Someone clearly felt threatened by the release of Raspbmc RC3 and didn’t want users to have it. Too bad. Obviously, when something like this happens, the only real thing to do is persist and hope for the best. That’s why, during down time, I continued working on Raspbmc Release Candidate 4, which will be landing shortly, I hope the attacker enjoys it
Some guys wanted me to torrent Raspbmc RC3, or asked why I didn’t already. The reason is, my friends, is that the update system dynamically fetches files from a server. The torrent however, would be static. Furthermore, despite me having a CDN for Raspbmc, there was the issue that redirection to the CDN is dependent on my server. There’s not much of a solution round this, round robin DNS has its shortcomings as well. Well done to fellows that tried to help others by hosting the installer image.
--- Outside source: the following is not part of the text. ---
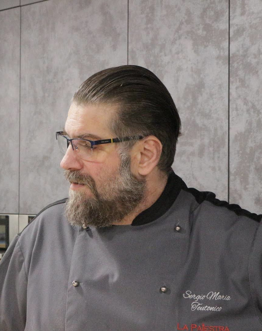 chef sergio maria teutonico durante una sua lezione di cucina
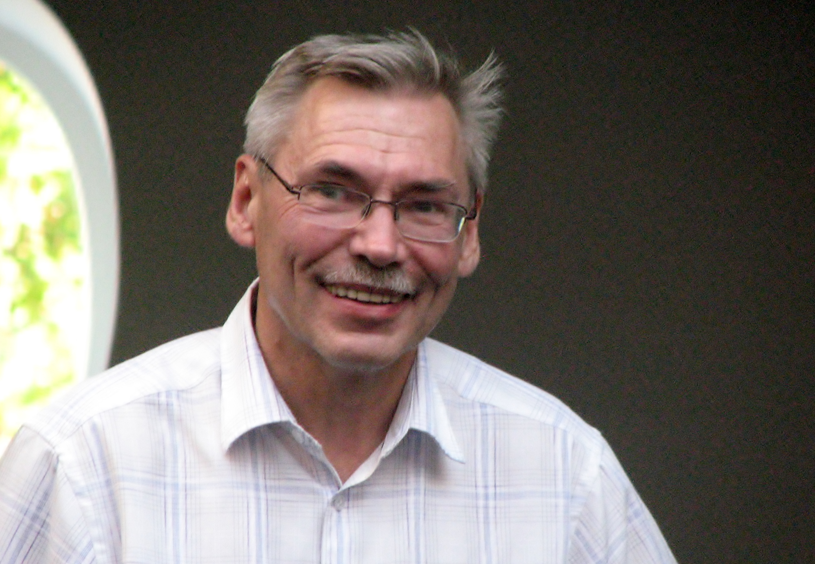 Ivo Sillamaa Estonia maja juubelipidustuste raames autogrammitunnis

Unfortunately, that wouldn’t work, as that image needs to get everything from my server, but it was kind of you to try and help others. Also thanks to anyone that offered hosting. It was generous, but unfortunately of no assistance. I’d also like to give a big hats off to:
- Bytemark hosting – they contacted me, offering help with the project. But as it’s the weekend we didn’t get far.
- NodeDeploy hosting – Ben contacted me as I mentioned and we got the firewall going. What was good though, is I don’t even have an account with these guys, yet I still got regular helpful contact from them. A lot of love for this company. If they treat non-customers like this I bet they treat their customers amazingly.
And the terrible service of 1and1. They caused me headaches because:
- They claim managing a hardware firewall is ‘my job’ but provide no access to it other than the ability to set filters. What I wanted was verification of a SYN flood.
- When trying to change the A record of Raspbmc.com, and still up until now, I am given an error message. I emailed them and got no reply.
- They have the longest TTL known to man.
- Email went down.
You get what you pay for I guess. £30.00/month for a dedicated server is not going to be special, but as a kid who’s going to be £30k in the whole after I soon go to uni, I can’t exactly splash.
So, what’s next you ask? Well. We need to wait for DNS settings to update, but after that, you should be good to go. Raspbmc and Crystalbuntu development will continue as normal and I will continue on with delivering the best XBMC experience for the AppleTV and Raspberry Pi platforms. If you flush your DNS settings, you might be able to beat the wait, but no guarantees.
Thanks for using my software guys, and sorry about the issues. I will be taking preventative measures so this can be avoided in the future. An interesting aside, the Dutch political party D66 want to legalise the kind of attack that hit me today, seeing it as a form of ‘protest’.